The CD4+ T cells were incubated with magnetic beads conjugated with an anti-CD25 monoclonal GSI-IX antibody to separate CD4+ CD25+ and CD4+ CD25− T-cell subpopulations. The purity of the resulting T-cell subpopulations was higher than 95% by flow cytometry. To determine the suppressive capacity of hASC-induced Treg cells, proliferation assays were performed in triplicate by culturing CD4+ CD25− cells (responder, 5 × 104 from splenocytes of EAHL mice), CD4+ CD25+ T cells (suppressor, 5 × 104 from splenocytes of β-tubulin-immunized mice treated with either hASCs or PBS) in 96-well plates with irradiated antigen-presenting cells (5 × 104 from splenocytes
of normal BALB/c mice) for 72 hr at 37° in complete medium. Cultures were stimulated by β-tubulin (10 μg/ml), and some co-cultures were treated with anti-IL-10 antibody (10 μg/ml). After 72 hr, the proliferation of autoreactive T cells was assayed by measuring bromodeoxyuridine-substituted DNA incorporation. Data were analysed using analysis of variance or Student’s t-test to compare differences between the treatment Neratinib manufacturer groups. In the present study, we investigated the potential therapeutic effect of hASCs in an experimental model of murine autoimmune hearing loss.
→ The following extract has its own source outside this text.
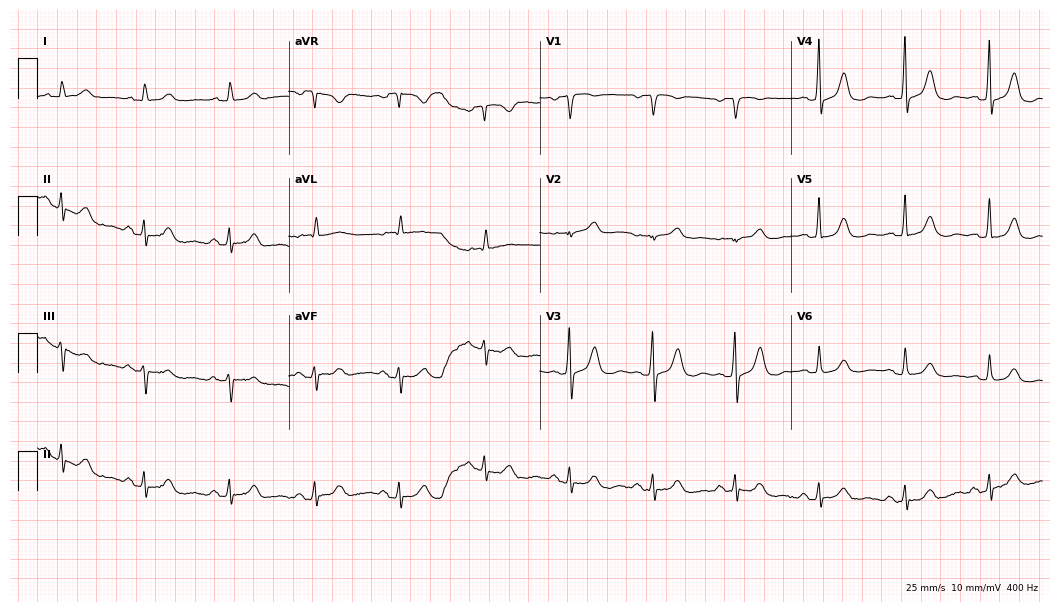
12-lead ECG from an 84-year-old female patient. Labelled as a normal ECG.

Mice were examined weekly for ABRs for hearing capacity. After three injections (Fig. 1a), the hASC administration
group showed that the ABR threshold to click stimulus and wide range of specific frequencies, in comparison with the PBS control group, significantly decreased. After six injections of hASCs (Fig. 1b), ABR click
and pure tone thresholds of the hASC administration group showed improved hearing level at all frequencies tested from 8 to 32 kHz. The ABRs detected threshold levels similar to those in naive mice that received no treatment (Fig. 1b), and the hASC administration completely restored hearing in deaf mice, whereas the PBS control group developed EAHL. Therefore, electrophysiology tests demonstrated recovery of hearing to click stimulus and a wide range of specific frequencies after six injections of hASCs. We investigated the possible immune-modulating effect of hASCs on T-cell priming and differentiation in vivo by examining the recall old response to β-tubulin in isolated splenocytes from hASC-treated or PBS-treated mice with EAHL in vitro. To determine the ability of hASC treatment to suppress the ongoing inflammatory process, mice with EAHL were treated with PBS or hASCs once a week for 6 consecutive weeks after β-tubulin immunization, and splenocytes that were isolated 10 days after the last treatment with the hASCs were assessed for proliferative responses to β-tubulin. T cells from hASC-treated mice exhibited a significantly decreased stimulation index compared with that in cells from PBS-treated mice (Fig. 2a). Moreover, T cells from hASC-treated non-immunized mice did not develop a xenogenic response to the hASCs in those non-immunized animals (data not shown).